Remember how multiverse theory might ruin our hopes for a “theory of everything”? String theory is currently the closest thing we have to a coherent theory of everything – though it’s very far from complete. It rests on the idea that elementary particles such as electrons, photons and, crucially, gravitons – that’s the hypothetical particle that mediates the force of gravity – are in fact one-dimensional strings of energy that vibrate in different ways. At a larger scale, these strings look like particles. An elementary particle is a particle that is not composed of other particles, a category that includes matter particles, antimatter particles, and force particles. These can combine to form composite particles, such as neutrons.
Gravitons are crucial here because one of the problems that gives rise to string theory is the problem of describing gravity according to the principles of quantum mechanics. Currently, general relativity satisfactorily describes the effect of gravity on a non-quantum scale, and quantum mechanics describe the universe at a quantum scale – but marrying the two together to produce a theory that fits both is still a work in progress.
A visualisation of what it means for spacetime to be curved.

One of the issues is that general relativity models gravity as curvature of spacetime. Spacetime is the mathematical model that takes the three dimensions of space and fuses them with the fourth dimension of time to create a single continuum. Quantum field theory, meanwhile, models spacetime as flat, not curved. That means that the theories and calculations of general relativity don’t translate to the theories and calculations of quantum mechanics. Using equations from general relativity to understand what’s happening at a quantum level produces answers that are ridiculously, obviously wrong. This disconnect is what string theory attempts to address.

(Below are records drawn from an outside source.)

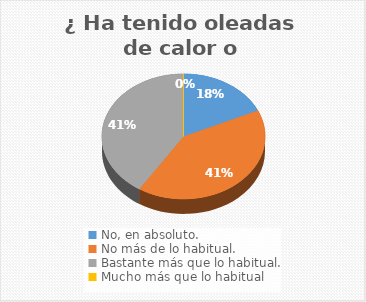
| Category | 7 |
|---|---|
| No, en absoluto. | 20 |
| No más de lo habitual. | 45 |
| Bastante más que lo habitual. | 45 |
| Mucho más que lo habitual | 0 |
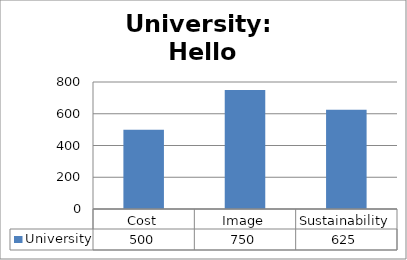
| Category | University |
|---|---|
| Cost | 500 |
| Image | 750 |
| Sustainability | 625 |
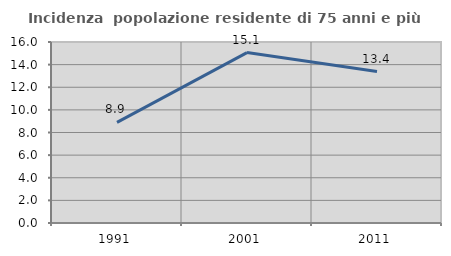
| Category | Incidenza  popolazione residente di 75 anni e più |
|---|---|
| 1991.0 | 8.892 |
| 2001.0 | 15.065 |
| 2011.0 | 13.389 |

After all, it isn’t plausible that the universe operates under two different sets of rules depending on scale; there must be some way that the two theories can be unified.
So how does string theory attempt to solve the problem? To some extent, it simplifies it. Instead of different particles that work in different ways, there are only strings, vibrating in different ways; the different vibrations correspond to the different particles. Every different force similarly results from different vibrations of strings. This sounds tremendously straightforward, but the process of scaling up this simple explanation and applying it to our universe as a whole is hugely complicated; and to make it worse, it’s still a work in progress.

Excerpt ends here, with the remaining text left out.